While the majority of the residents are employed in the service industry, an increasing number of people are working from home, rather than travel to work, reducing congestion on the roads leading to the two main towns of Huntingdon and Kettering, which is connected to the National Rail.

==Culture and community==
Old Weston's village hall was built in 1962 after the Beeby family donated the land to the local community, to allow for the creation of a village hall, along with a car park and grassland. Since 1991, the village hall has been used to host Old Weston's annual pantomime, performed by "The New Old Weston Thespian Society", during March.The performance provides social and charitable functions.

==Transport==
The B660 runs through Old Weston, connecting the village to the regional town of Huntingdon, via the A14 which starts from Rugby and ends at Ipswich. This route to the rest of the county allows Old Weston to have a public bus route service provided by the Cambridgeshire County Council which operates within Huntingdon, where it runs Monday to Saturday, with all the buses running through the village being serviced by Whippet Coaches Ltd.
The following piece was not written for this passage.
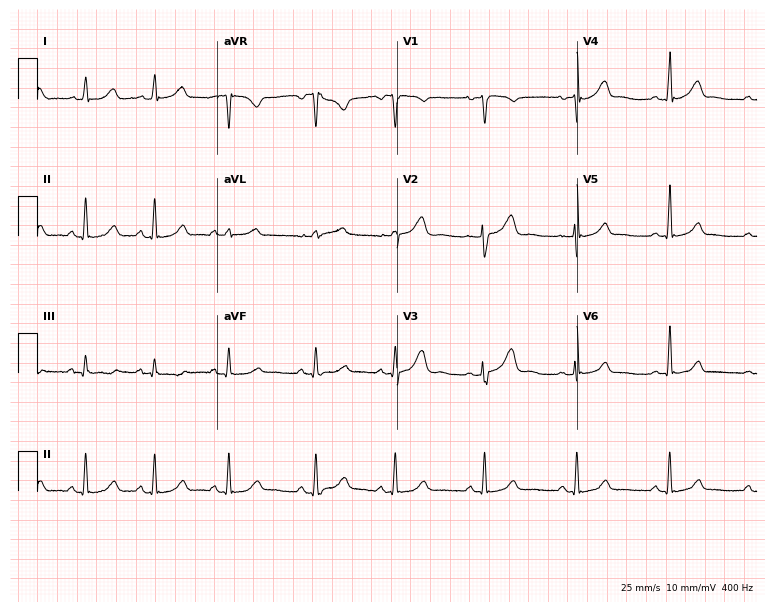
12-lead ECG from a woman, 32 years old (7.3-second recording at 400 Hz). Recorded interpretation: within normal limits.

In addition to the publicly run bus services organised by the county government, there is also a privately run, community transport service running throughout several parishes in the area. The bus service stops at all the town centres including Peterborough, Huntingdon and Stamford, with the bus service beginning at 0900 and returning at 1330.

==Religious sites==
St Swithins Church in Old Weston, was named after the Anglo-Saxon bishop, Swithun, whose name means in English "Strong". The church was first recognised in the 1086, Domesday Survey. One of the most interesting features about the historic church is within the congregation hall, original paintings from the 13th century depicting a wheel of fortune, and the beheading of St. John the Baptist. St. Margaret, who is depicted as standing on a dragon while under a canopy and St. Catherine. All of the paintings were discovered in 1895, when the church was undergoing major refurbishment during the 19th century.